Kericuhan terjadi di Lapangan Wae Tuoe, Kecamatan Lanrisang, Sabtu (15/8) sore. Awalnya terjadi aksi saling ejek antar penonton dari kedua pihak dan terjadi kesalahpahaman yang memuncak di luar area lapangan sepakbola.

SCROLL TO CONTINUE WITH CONTENT

"Jadi saling ejek pas pertandingan tetapi nanti setelah selesai pertandingan mereka sempat berpapasan di parkiran dan kemudian terpancing lagi adanya kericuhan," paparnya.

Saat personel kepolisian tiba di lokasi untuk melerai, massa yang terlibat perselisihan langsung membubarkan diri. Namun ada 3 orang yang sempat dibawa ke Puskesmas untuk mendapatkan perawatan medis.

ADVERTISEMENT

"Saat kami tiba sudah membubarkan diri. Ada 3 korban yang sempat dibawa ke Puskesmas tetapi bukan luka serius. Hanya lecet saja," terangnya.
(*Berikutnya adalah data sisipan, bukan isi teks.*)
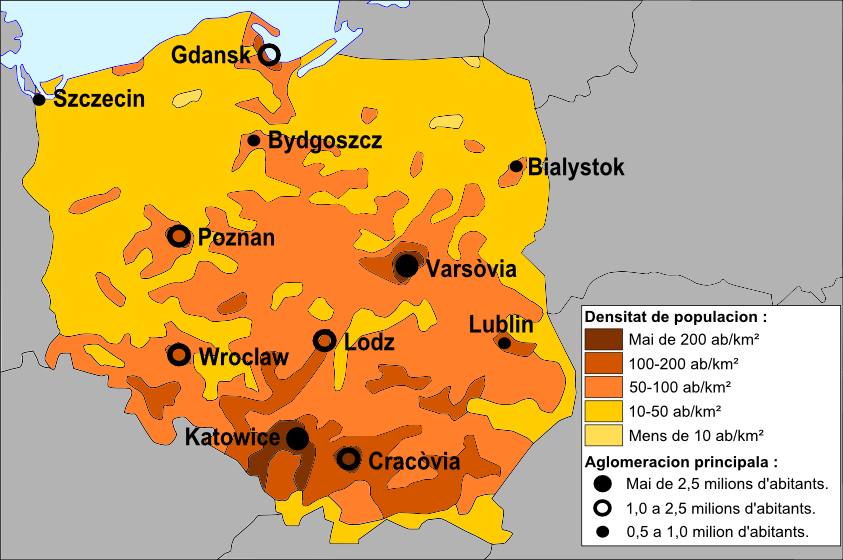 Densitat de populacion de Polonha.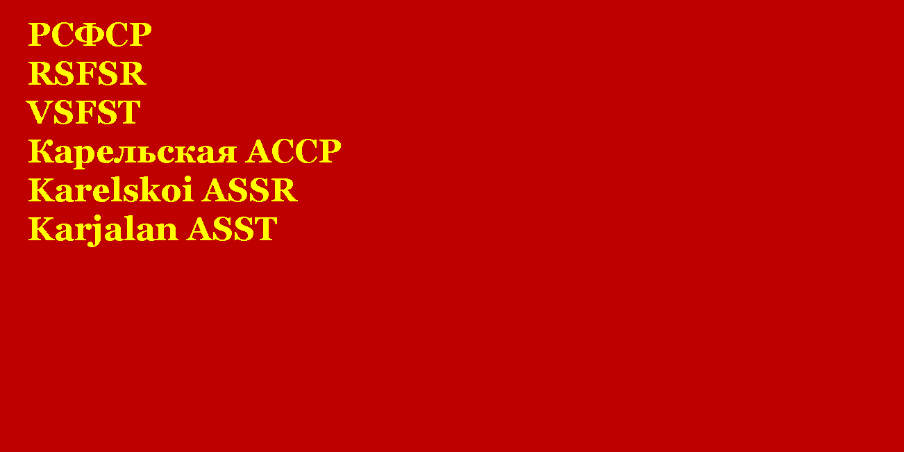 Флаг Карельской АССР в 1937 году

Irwan juga meluruskan simpang siur mengenai kondisi korban yang beredar di masyarakat yang mendapatkan luka akibat senjata tajam. Menurutnya, tidak ada korban yang mengalami luka berat dalam insiden perselisihan tersebut.

"Yang luka sebenarnya tidak ada. Hanya lecet karena jatuh, mungkin terkena rumput atau kayu. Kalau saya lihat tadi, hanya luka goresan ringan di tangan akibat menangkis," jelasnya.

Ia menegaskan tidak ada yang ditahan atau diamankan saat pembubaran kericuhan pascapertandingan. Massa yang terlibat pertikaian langsung membubarkan diri begitu melihat kedatangan petugas di lokasi kejadian.

"Untuk yang diamankan atau ditahan tidak ada. Karena begitu kami datang melerai, langsung melarikan diri semua. Langsung mengamankan diri masing-masing," jelasnya.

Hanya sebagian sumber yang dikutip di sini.